A_tf = tf.Variable(np.zeros((784, 10)), dtype=tf.float32)

a_tf = tf.Variable(np.zeros((10)),      dtype=tf.float32)
F_tf = tf.add(tf.matmul(X_tf, A_tf), a_tf) #X*A+a, a is the translation A is the scaling.



$F=Ax+a$ belongs to R^10 

softmax does softmax(y_j)=exp(y_j)/Q Q is the partition function.

the distribution is the same if we shift the y_j by subtracting the biggest y or the mean we have seen, $\mu$, therefore

softmax(y_j-\mu)=exp(y_j-mu)/Q


then we take the logarithm


log_softmax_F_tf =  (F_tf-M_tf)-log_norm_tf 
F_tf-M_tf is the norm, and the other 





In [7]:
# map scalar labels onto one-hot encoded vectors
L_tf = tf.one_hot(Y_tf, 10, dtype=tf.float32) #How many class labels I am expecting.

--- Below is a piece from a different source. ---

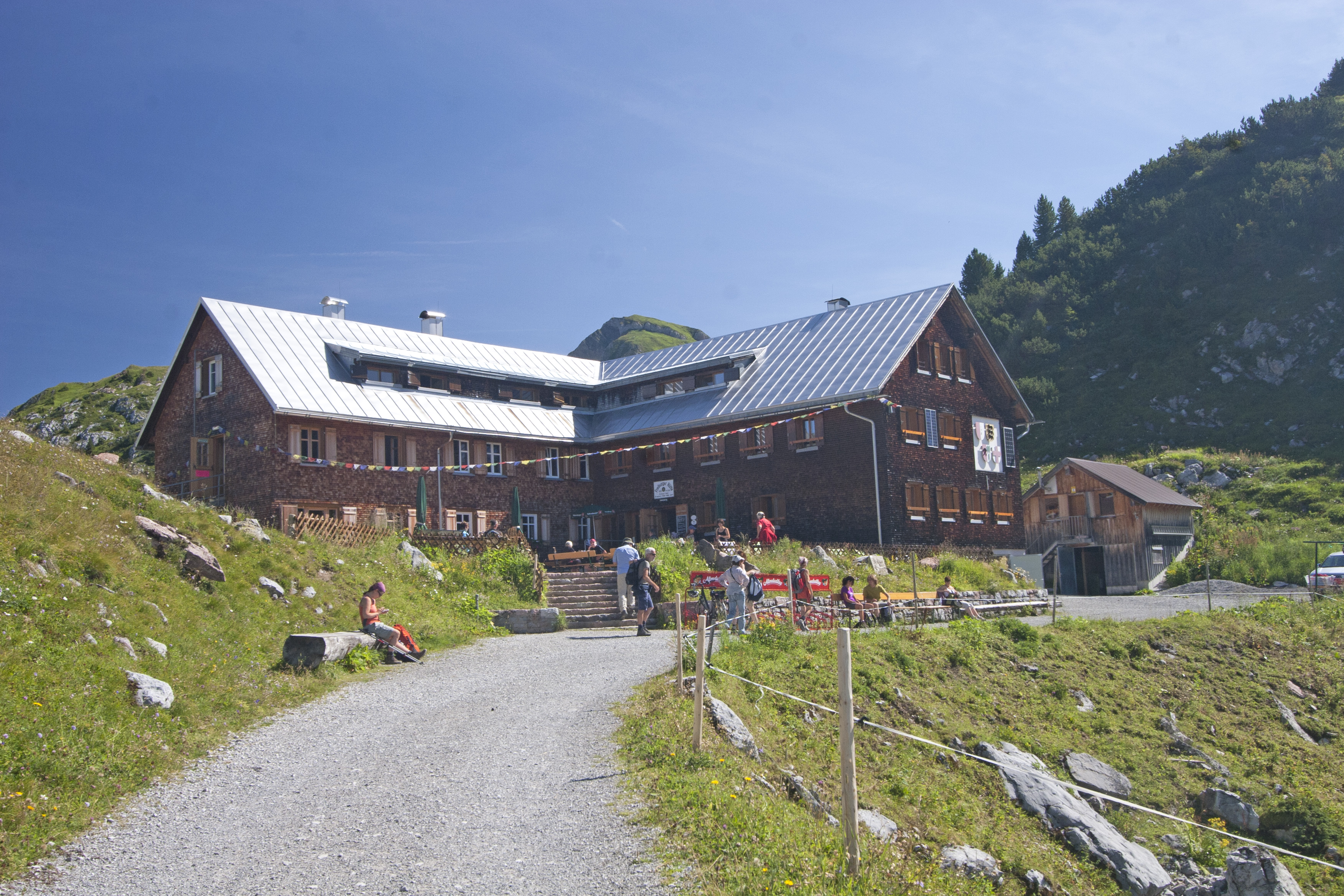 Freiburger Hütte im August 2013 mit dem Formaletsch (2292 m) darüber. Die Hütte rechts enthält den Winterraum im 1. Stock.

# compute crossentrop_softmax_with logits
M_tf = tf.reduce_max(F_tf)
norm_tf = tf.expand_dims(tf.reduce_sum(tf.exp(F_tf-M_tf), axis=1), 1) #Perform the sum in all dimension.
log_norm_tf = tf.where(norm_tf < 0, tf.zeros_like(norm_tf), tf.log(norm_tf))
log_softmax_F_tf =  (F_tf-M_tf)-log_norm_tf 

loss_tf = tf.reduce_mean(tf.reduce_sum(-L_tf * log_softmax_F_tf, axis=1)) 

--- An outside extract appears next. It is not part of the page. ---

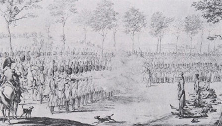 Claude François de Malet et ses complices sont fusillés le 29 Octobre 1812. “Claude François de Malet”, Biographie des célébrités militaires des armées de terre et de mer de 1789 à 1850, (Charles Mullié, 1851).

# let us define the non-differentiable accuracy as metric


#Correctly predicted gives a one or a zero depending on if the prediction 
correctly_predicted_tf = tf.equal(tf.argmax(L_tf, axis=1), 
                                  tf.argmax(tf.nn.softmax(F_tf-M_tf), axis=1))
metric_tf = tf.reduce_mean(tf.cast(correctly_predicted_tf, tf.float32)) 

# define the optimizer
optimizer = tf.train.GradientDescentOptimizer(1E-6)
step_tf = optimizer.minimize(loss_tf)

In [9]:
with tf.Session() as sess:

    sess.run(tf.global_variables_initializer())
    
    num_iterations, print_every, batch_size = 2**14, 2**10, 2**5 #Tuned to give results in a reasonable time
    for iteration in range(num_iterations):
        
        indices = np.random.choice(train.shape[0], batch_size, replace=False)
        X, Y = train[indices], label_train[indices]
        
        sess.run(step_tf, feed_dict={X_tf: X, Y_tf: Y}) #this is where the data could be transferred to a GPU. 
        #The dictionary is used because if there is no connection, tensorflow does not know the placeholder
        
        if iteration % print_every == print_every-1:
            loss, metric = sess.run([loss_tf, metric_tf], feed_dict={X_tf: train, Y_tf: label_train})
            print("train loss and metric:",loss, metric)
            
    loss, metric = sess.run([loss_tf, metric_tf], feed_dict={X_tf: test, Y_tf: label_test})
    print("test loss and metric (accuracy):", loss, metric) #Accuracy is the matrix.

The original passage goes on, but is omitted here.